Herein, we for the first time report a novel activatable photoacoustic (PA) imaging nano-probe for in vivo detection of cancer-related matrix metalloproteinases (MMPs). A black hole quencher 3 (BHQ3) which absorbs red light is conjugated to near-infrared (NIR)-absorbing copper sulfide (CuS) nanoparticles via a MMP-cleavable peptide linker. The obtained CuS-peptide-BHQ3 (CPQ) nano-probe exhibits two distinctive absorption peaks at 630 nm and 930 nm. Inside the tumor microenvironment where MMPs present, the MMP-sensitive peptide would be cleaved, releasing BHQ3 from the CuS nanoparticles, the former of which as a small molecule is then rapidly cleared out from the tumor, whereas the latter of which as large nanoparticles would retain inside the tumor for a much longer period of time. As the result, the PA signal at 680 nm which is contributed by BHQ3 would be quickly diminished while that at 930 nm would be largely retained. The PA signal ratio of 680 nm / 930 nm could thus serve as an in vivo indicator of MMPs activity inside the tumor. Our work presents a novel strategy of in vivo sensing of MMPs based on PA imaging, which should offer remarkably improved detection depth compared with traditional optical imaging techniques.

Introduction

Matrix metalloproteinases (MMPs) are a family of zinc-dependent endopeptides that degrade proteins in the extracellular matrix (ECM) and play an important role in the development of various diseases including cancer, inflammatory, neurological and cardiovascular diseases 1, 2. As for cancer, MMPs not only have distinct roles in tumor angiogenesis, but also affect multiple signaling pathways to control the balance between growth and antigrowth signals in the tumor microenvironment 3. Developing a noninvasive imaging tool to assess MMP activity in vivo would help to understand the roles of MMPs in tumor microenvironments. Recently, various proteases activatable optical probes have been developed for in vivo MMP imaging. These probes usually consist a near-infrared fluorescence dye and a quencher at the opposite ends of an MMP substrate (peptide), and are in their dark quenched state in the absence of MMPs 4-6. Upon exposure to MMPs, the activatable peptide is cleaved by MMPs, releasing the free fluorescent dye which provides the recovered fluorescence to be detected 7-11. According to the literatures, many groups have reported that optical imaging, especially fluorescence imaging, can be used to detect the MMP activities in vivo 6, 7, 12. However, the optical imaging has some limitation such as tissue autofluorescence, limited light penetration depth and poor spatial resolution, which may affect the precise of the results.

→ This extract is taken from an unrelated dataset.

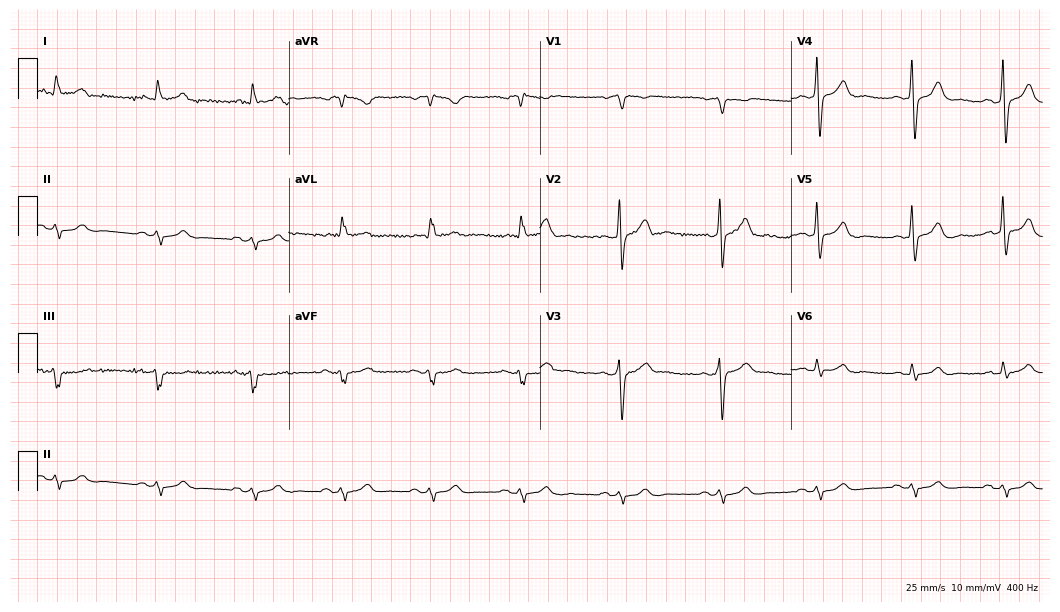
Resting 12-lead electrocardiogram. Patient: a male, 70 years old. None of these six findings is recorded: first-degree AV block, right bundle branch block, left bundle branch block, sinus bradycardia, atrial fibrillation, sinus tachycardia.

Photoacoustic (PA) imaging detects ultrasound waves generated by photothermal expansion of light-absorbing tissues or contrast probes under pulsed laser irradiation. As a recently developed imaging technology, PA imaging offers significantly improved in vivo imaging depth and resolution limit compared with traditional in vivo optical imaging 13-15. While traditional fluorescence imaging usually can only detect signals no deeper than a few millimeters, PA imaging exhibits dramatically enhanced tissue penetration (up to about 7 centimeters so far) and is thus a more clinically relevant imaging technique. Moreover, without the tissue-scattering issue during signal collection, which largely limits the spatial resolution of in vivo fluorescence imaging (e.g. scattering of emitting light by biological tissues), in vivo PA imaging is able offer much better imaging resolution. Nowadays, various organic or inorganic nanoparticles, including porphyrin shell 16, gold nanoparticles 17, 18, carbon nanotubes 19-21 and nano-graphene 22, 23, all with high near-infrared (NIR) absorbance, have widely explored for in vivo PA imaging. However, the use of photoacoustic imaging for detection of the in vivo MMPs activity has not yet been reported to our best knowledge.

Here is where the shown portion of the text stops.